Pomodo
HomeTeknologiBisnisSainsFinansial

Kenaikan Harga Streaming: Kenapa Tagihan HBO Max dan Netflix Makin Mahal

Bisnis
Ekonomi Makro
YahooFinance YahooFinance
30 Okt 2025
268 dibaca
2 menit
Kenaikan Harga Streaming: Kenapa Tagihan HBO Max dan Netflix Makin Mahal

Rangkuman 15 Detik

Kenaikan harga langganan streaming menjadi semakin umum di tengah inflasi.
Konsumen mulai merasakan tekanan dan mungkin mempertimbangkan untuk membatalkan langganan.
Perusahaan streaming perlu menemukan cara untuk menghasilkan laba di tengah persaingan dan biaya yang meningkat.
Platform streaming seperti HBO Max, Netflix, dan Disney+ semakin sering menaikkan harga langganan mereka. Kenaikan ini disebabkan oleh inflasi dan biaya produksi program yang semakin mahal. Misalnya, HBO Max menaikkan harga ad-free plan-nya menjadi 18,49 dolar per bulan, jauh lebih tinggi dari harga awal saat pandemi lima tahun lalu. Kenaikan harga juga terjadi pada rata-rata langganan 10 layanan streaming top AS, yang naik 12% tahun ini. Streaming dulunya dianggap lebih murah dibandingkan langganan TV kabel, tapi sekarang harganya sudah mendekati atau bahkan melampaui biaya kabel. Banyak perusahaan streaming butuh pendapatan lebih untuk menggantikan penghasilan yang hilang dari TV tradisional. Peacock misalnya menaikkan harga paket ad-free-nya sebesar 3 dolar karena harus membayar hak siar olahraga besar seperti NBA dan NFL yang kini semakin sering tayang di streaming.

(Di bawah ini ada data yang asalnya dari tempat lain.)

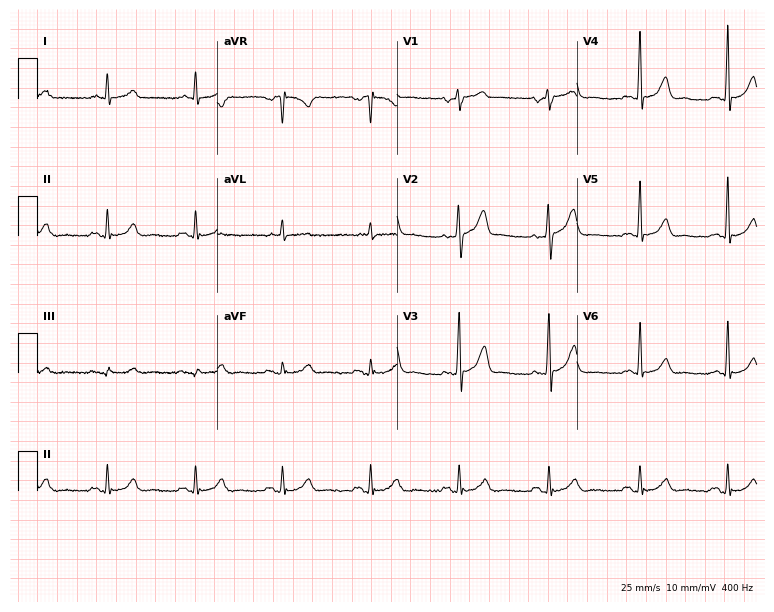
Standard 12-lead ECG recorded from a male patient, 57 years old. Read as a normal ECG.

Sementara itu, Netflix mulai menambah konten olahraga dalam layanan mereka, sehingga harga juga naik menjadi 17,99 dolar untuk paket ad-free yang termurah. Di tengah kenaikan harga ini, banyak konsumen mulai merasa kewalahan dan semakin banyak yang berniat untuk batal berlangganan. Riset Magid menunjukkan bahwa 24% konsumen AS berharap membatalkan setidaknya satu layanan streaming dalam enam bulan ke depan. Jumlah langganan rata-rata juga meningkat, menjadikan konsumen harus mengelola banyak paket sekaligus. Meski begitu, riset menunjukkan bahwa peralihan dari TV tradisional ke streaming masih terus berlangsung secara signifikan. Pada 2028, hanya 21% rumah tangga diprediksi akan tetap menggunakan TV kabel, menjadikan streaming tetap menarik bagi perusahaan media walau menghadapi tantangan harga dan profitabilitas.

Analisis Ahli

Brahm Eiley
Perusahaan media harus memaksa area streaming menjadi sumber profit untuk menutup turunnya pendapatan dari bisnis tradisional yang semakin tergerus.
Tim Hanlon
Streaming yang selama ini digunakan sebagai alat penarik konsumen harus segera menjadi pusat keuntungan untuk berkelanjutan.
Andrew Hare
Industri streaming bermain dengan risiko tinggi mengingat kenaikan harga yang terus menerus dapat memicu gelombang pembatalan dan kebingungan konsumen.